Cardiolipin Remodeling Defects Impair Mitochondrial Architecture and Function in a Murine Model of Barth Syndrome Cardiomyopathy

Circ Heart Fail. 2021 Jun;14(6):e008289. doi: 10.1161/CIRCHEARTFAILURE.121.008289. Epub 2021 Jun 15.


Background: Cardiomyopathy is a major clinical feature in Barth syndrome (BTHS), an X-linked mitochondrial lipid disorder caused by mutations in Tafazzin (TAZ), encoding a mitochondrial acyltransferase required for cardiolipin remodeling. Despite recent description of a mouse model of BTHS cardiomyopathy, an in-depth analysis of specific lipid abnormalities and mitochondrial form and function in an in vivo BTHS cardiomyopathy model is lacking.

Methods: We performed in-depth assessment of cardiac function, cardiolipin species profiles, and mitochondrial structure and function in our newly generated Taz cardiomyocyte-specific knockout mice and Cre-negative control mice (n≥3 per group).

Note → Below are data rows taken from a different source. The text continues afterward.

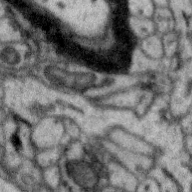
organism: Zebra finch
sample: Brain
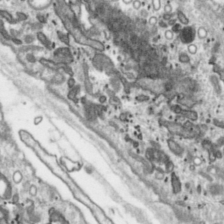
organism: Toxoplasma gondii
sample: Parasites in a vacuole inside a host cell
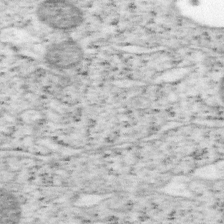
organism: Mouse
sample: OT-I killer T cells with ID8 ovarian cancer cells
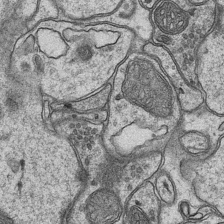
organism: Mouse
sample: CA1 Hippocampus
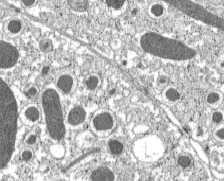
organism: C57BL Mouse
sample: Pancreatic islet
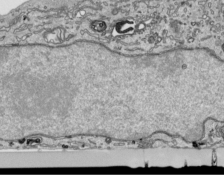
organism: Human
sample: Mitochondria in HCT116 cells
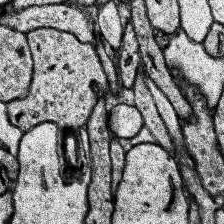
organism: Human
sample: Temporal Lobe
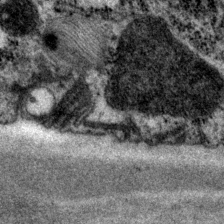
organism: P. pacificus
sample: Pharynx
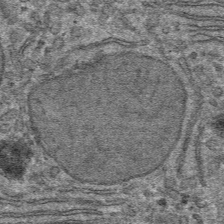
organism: Mouse
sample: Mouse hepatocytes
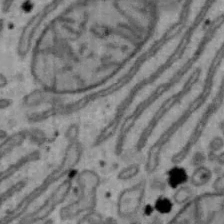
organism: Mouse
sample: Liver
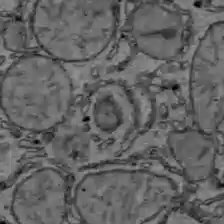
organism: C57BL Mouse
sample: Liver
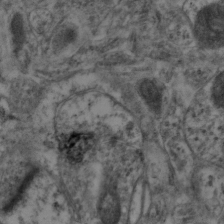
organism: Mouse
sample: Neocortex
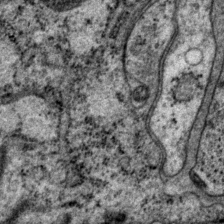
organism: P. pacificus
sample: Pharynx
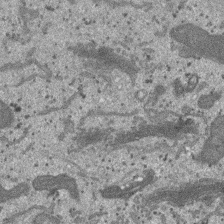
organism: Human
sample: Lung epithelial cells infected with SARS-CoV-2
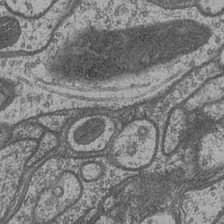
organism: Drosophila
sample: Optic medulla
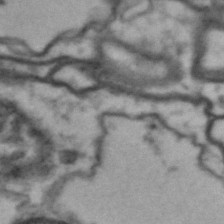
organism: Drosophila
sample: Brain
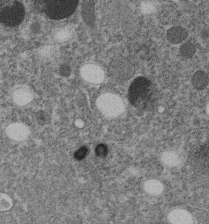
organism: C. elegans
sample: C. elegans embryo early stage
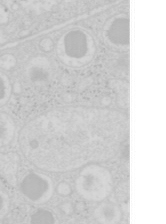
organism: Mouse
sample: Pancreas
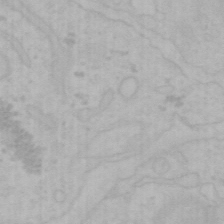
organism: Mouse
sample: Choroid plexus
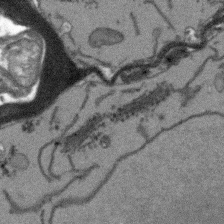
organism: Arabidopsis thaliana
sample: Root tip
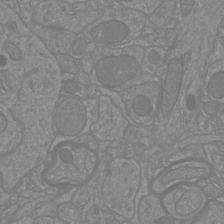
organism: Mouse
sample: Cortical neurons
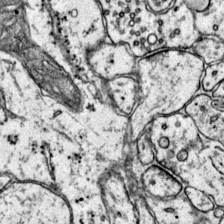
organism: Mouse
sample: Primary visual cortex
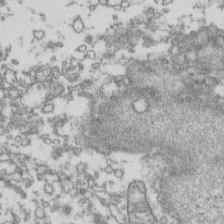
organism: Human
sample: Activated Jurkat CD4+ T cells
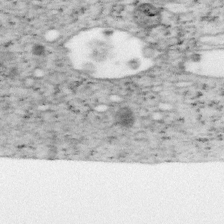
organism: Mouse
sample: OT-I killer T cells with ID8 ovarian cancer cells
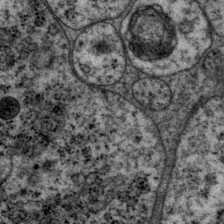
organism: P. pacificus
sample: Pharynx
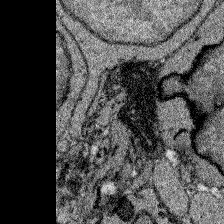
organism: Zebrafish
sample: Larval olfactory bulb
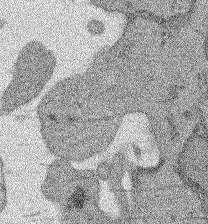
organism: Human
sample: HeLa cells

Results: Taz cardiomyocyte-specific knockout mice recapitulate typical features of BTHS and mitochondrial cardiomyopathy. Fewer than 5% of cardiomyocyte-specific knockout mice exhibited lethality before 2 months of age, with significantly enlarged hearts. More than 80% of cardiomyocyte-specific knockout displayed ventricular dilation at 16 weeks of age and survived until 50 weeks of age. Full parameter analysis of cardiac cardiolipin profiles demonstrated lower total cardiolipin concentration, abnormal cardiolipin fatty acyl composition, and elevated monolysocardiolipin to cardiolipin ratios in Taz cardiomyocyte-specific knockout, relative to controls. Mitochondrial contact site and cristae organizing system and F1F0-ATP synthase complexes, required for cristae morphogenesis, were abnormal, resulting in onion-shaped mitochondria. Organization of high molecular weight respiratory chain supercomplexes was also impaired. In keeping with observed mitochondrial abnormalities, seahorse experiments demonstrated impaired mitochondrial respiration capacity.

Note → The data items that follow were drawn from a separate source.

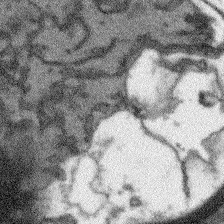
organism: Arabidopsis thaliana
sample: Root tip
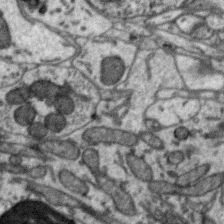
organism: Zebra finch
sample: Brain
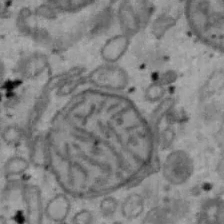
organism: Mouse
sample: Liver
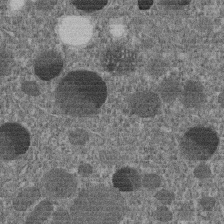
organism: C. elegans
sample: C. elegans embryo early stage
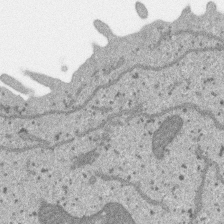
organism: Human
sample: Lung epithelial cells infected with SARS-CoV-2
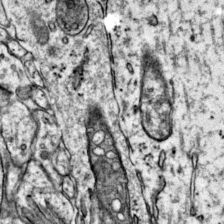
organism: Mouse
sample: Primary visual cortex
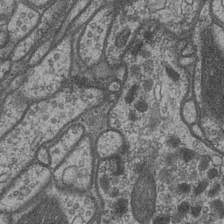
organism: Drosophila
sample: Optic medulla
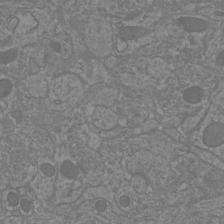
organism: Mouse
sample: Cortical neurons
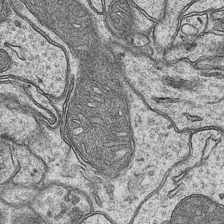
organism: Mouse
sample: CA1 Hippocampus
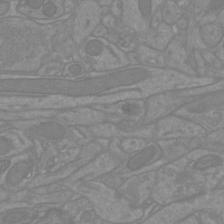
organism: Mouse
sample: Cortical neurons
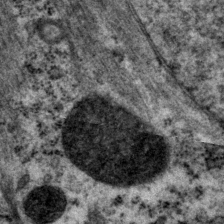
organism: P. pacificus
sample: Pharynx
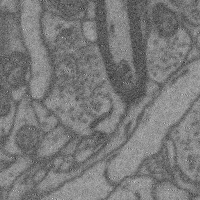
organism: Mouse
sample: Cerebral cortex
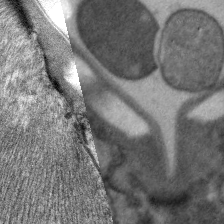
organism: C. elegans
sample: Pharynx
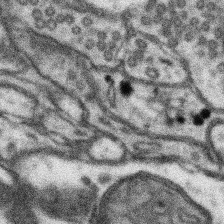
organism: Mouse
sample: Somatosensory cortex neuropil
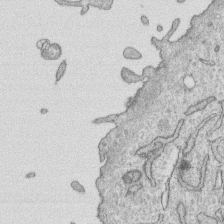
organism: Human
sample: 1205lu cells
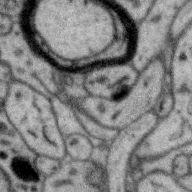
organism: Zebra finch
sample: Brain
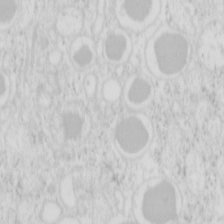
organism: Mouse
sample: Pancreas
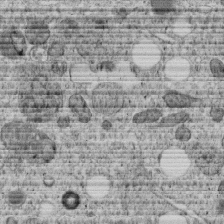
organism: C. elegans
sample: C. elegans embryo early stage
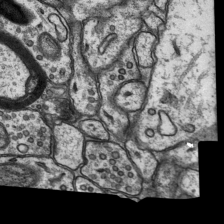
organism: Rat
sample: Hippocampus
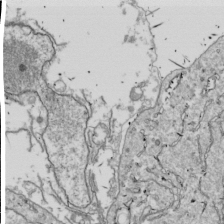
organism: Drosophila
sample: Cell division; meiosis; drosophila spermatocytes
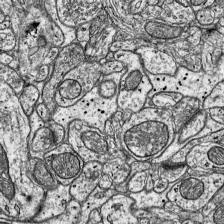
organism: Mouse
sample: Visual Cortex
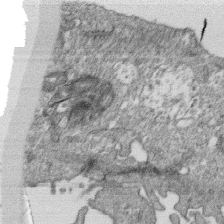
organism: African green monkey
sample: Vero E6 cells infected with SARS-CoV-2
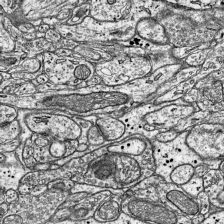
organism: Mouse
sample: Visual Cortex
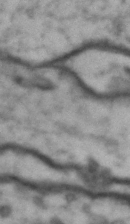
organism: Drosophila
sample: Brain
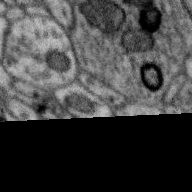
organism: Zebra finch
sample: Brain
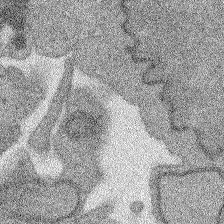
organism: Human
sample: HeLa cells
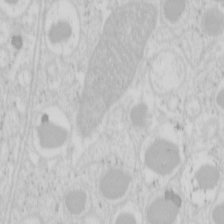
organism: Mouse
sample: Pancreas
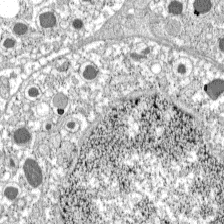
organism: C57BL Mouse
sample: Pancreatic islet
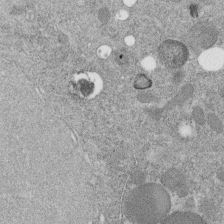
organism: C. elegans
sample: C. elegans embryo early stage
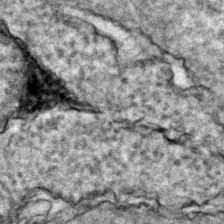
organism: Zebrafish
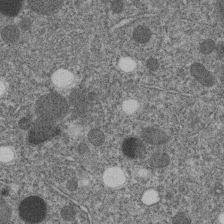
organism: C. elegans
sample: C. elegans embryo early stage
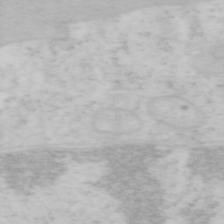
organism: Mouse
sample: OT-I killer T cells with ID8 ovarian cancer cells
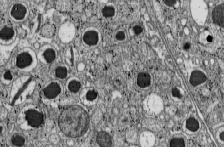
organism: C57BL Mouse
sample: Pancreatic islet
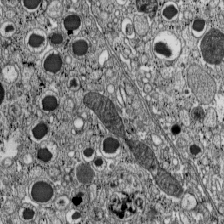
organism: C57BL Mouse
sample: Pancreatic islet
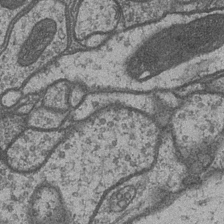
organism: Drosophila
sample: Optic medulla
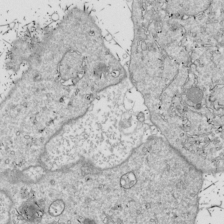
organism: Drosophila
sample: Cell division; meiosis; drosophila spermatocytes
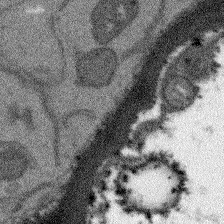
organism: Arabidopsis thaliana
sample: Root tip
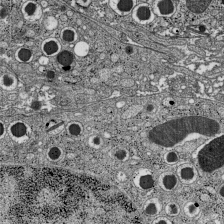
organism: C57BL Mouse
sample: Pancreatic islet
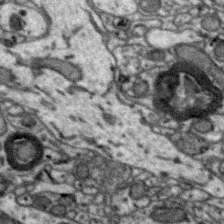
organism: Zebra finch
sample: Brain
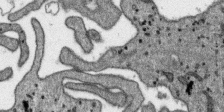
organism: Human
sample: Lung epithelial cells, uninfected (mock) control

Conclusions: Our mouse model mirrors multiple physiological and biochemical aspects of BTHS cardiomyopathy. Our results give important insights into the underlying cause of BTHS cardiomyopathy and provide a framework for testing therapeutic approaches to BTHS cardiomyopathy, or other mitochondrial-related cardiomyopathies.

Keywords: Barth syndrome; cardiolipin; cardiomyopathy; mice; mitochondria.